Two words of cautions must be put forward for the usage of this approach. First, to offer the most detailed annotation we rely on OTUs/species (see Methods), that however imply a number of unknown/unannotated elements discarded from further analyses to avoid bias in the results. Second, the abundance of pathogens must be put into context, for example, healthy and long-lived hunter-gatherer populations are characterized by GI microbiomes with higher α-diversities than urban populations [14], including in this diversity numerous pathogens; however, when comparing the effects of treatments on a clinically uniform set of patients, the increased abundance of pathogens represents an added risk of comorbidity in individuals with already debilitated general health conditions. It is recommended, as in any omic analysis, to further manually investigate such global harmless/harmful trends by manual investigation of the emerging strains (as it is done for example in transcriptomics with the manual inspection of the genes identified in a statistically significant Gene Ontology biological function).

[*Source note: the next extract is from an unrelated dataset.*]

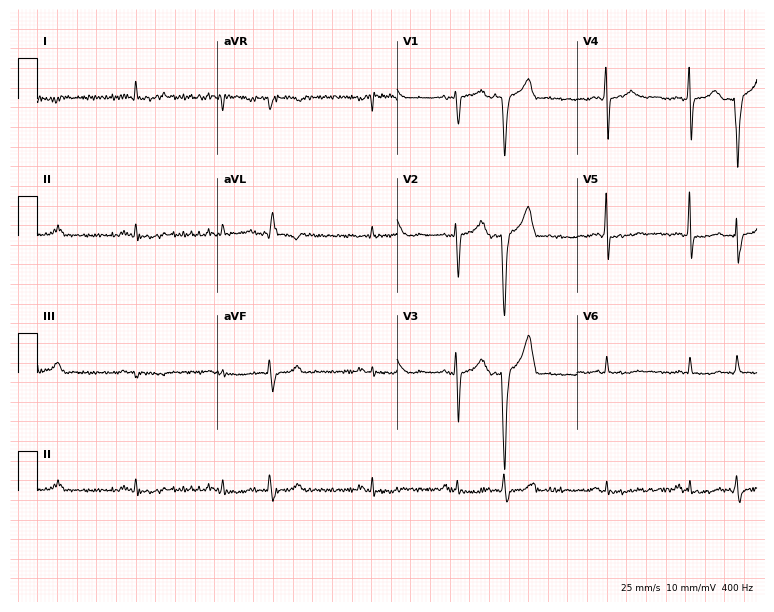
12-lead ECG from a male, 74 years old. No first-degree AV block, right bundle branch block, left bundle branch block, sinus bradycardia, atrial fibrillation or sinus tachycardia recorded for this tracing. Findings outside these six are not listed.
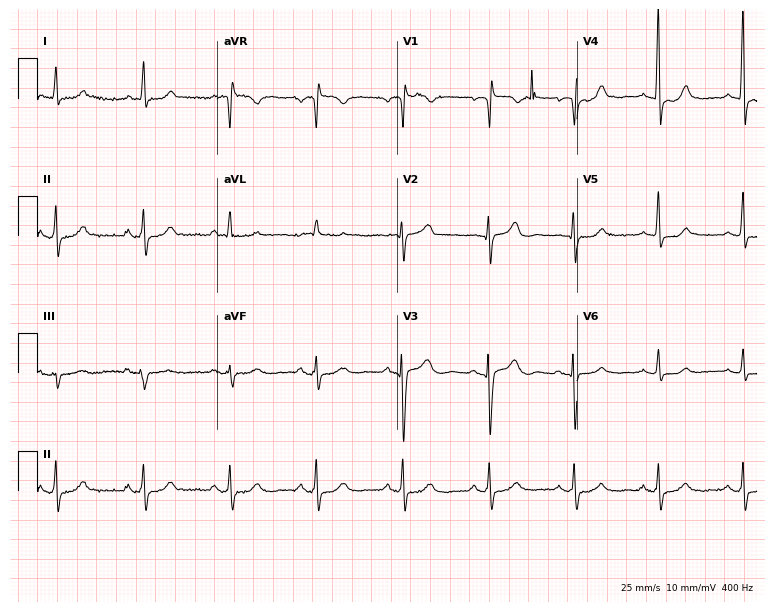
Electrocardiogram, a woman, 61 years old. Of the six screened findings (first-degree AV block, right bundle branch block, left bundle branch block, sinus bradycardia, atrial fibrillation, sinus tachycardia), none is recorded.

Globally, this approach should be considered as integrative and complementary to the existing ones to shed additional light on the effects of maladies, treatments and other external input on the host-microbiome supra-organism. To present the usability and informativeness of this approach, we apply it to the analysis of the GI microbiome of patients affected by rheumatoid arthritis (RA), a model for chronic, inflammatory and autoimmune diseases, spreading at very fast pace, and whose microbial composition is being continuously unveiled. For its incidence (1 % worldwide) and its exemplar characteristics (model disease) our results represents not only an important example of application but also meaningful results per se.